US President-elect Barack Obama’s stimulus package sent stock markets soaring around the world yesterday, with the Irish market advancing by 144.89 points or 5.8 per cent, to close up at 2,625.95.
CRH is likely to benefit from the US’ biggest public-works spending package since the 1950s, and it rose steadily yesterday, adding €1.20, or 6.9 per cent, to finish up at €18.70. The expectation is that some analysts might now upgrade the stock on the back of Obama’s infrastructure package.
Elsewhere the rest of the market was also pretty buoyant, with Ryanair rising despite a jump in oil prices. It added 26 cent, or 8.5 per cent, to climb to €3.27. As Aer Lingus’ cabin crew voted to accept its redundancy plan, the stock stayed flat on the day, closing at €1.55.
Bank stocks also got a boost yesterday, although one broker noted that there was “no real conviction” in the bounce, and that it was a “pure mark-up on the back of the US boost”.
AIB was best on the day. It gained 30 cent, or 15.2 per cent, to advance to €2.27. Bank of Ireland was also strong on the day, and it added 13 cent, or 13.3 per cent to climb to €1.11, while Irish Life & Permanent advanced steadily all day to close up by 17 cent, or 10.4 per cent at €1.80.

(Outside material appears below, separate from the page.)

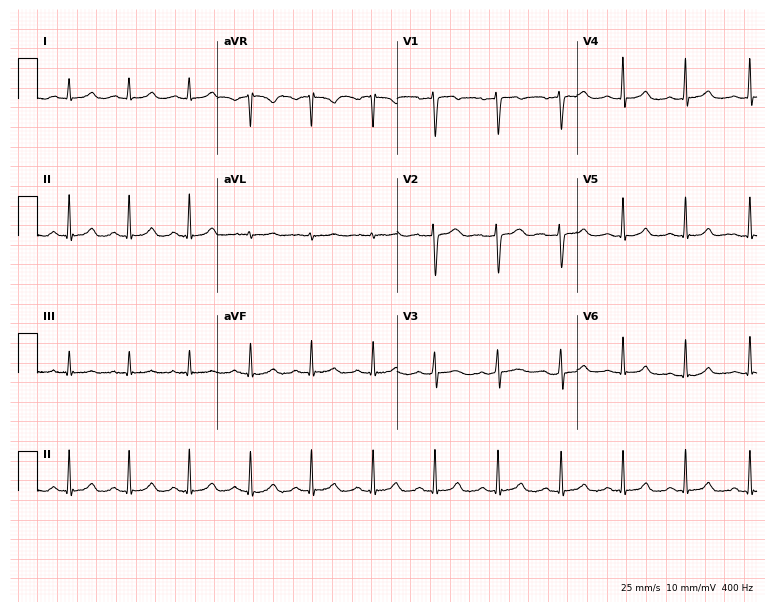
12-lead ECG from a 20-year-old woman. Recorded interpretation: within normal limits.

Anglo Irish Bank was the laggard amongst financial stocks, although it still closed up by 4 cent, or 8.1 per cent at €0.55, despite having traded closer to €0.51 for most of the day.
Kerry Group was hit by the ban on Irish pork products announced at the weekend, and it lost 80 cent, or 4.8 per cent, to close down at €15.90. Other food groups with less exposure to pigmeats performed better, with Greencore adding 5 cent, or 6.3 per cent, to climb to €0.85 and Glanbia climbing by 5 cent or 2.6 per cent to finish at €1.94.
Drinks group C&C also rallied yesterday, adding 14 cent, or 13.2 per cent, to finish the day up at €1.17.
Tullow Oil was very strong on the back of speculation that it has been approached to sell an oil field in Uganda. It advanced by 30 cent, or 5.8 per cent to €5.55.
In the US, Obama’s public spending package sent the S&P 500 to a one-month high, as U.S. Steel Corp. and Alcoa Inc. climbed at least 16 per cent, and Chevron Corp added more than 5 per cent. By 11.31, the S&P 500 was up by 3.5 per cent to 906.94, while the Dow Jones Industrial Average had added 300.51 points, or 3.5 percent, to climb to 8,935.93.
Across Europe, stocks also rallied on the back of the plan. The Dow Jones Stoxx 600 Index gained 6.7 per cent to rise to 202.61, the most in two weeks, while France’s CAC 40 rose by 8.7 per cent, with Total SA jumping 11 percent. Germany’s DAX added 7.6 per cent, led by Siemens and Deutsche Boerse AG.
In the UK, firms with exposure to commodities benefited from the plan, with Royal Dutch Shell Plc, BP Plc and Anglo American Plc all rallying by more than 6 per cent. Overall, the FTSE 100 gained 250.69, or 6.2 per cent, to advance to 4,300.06.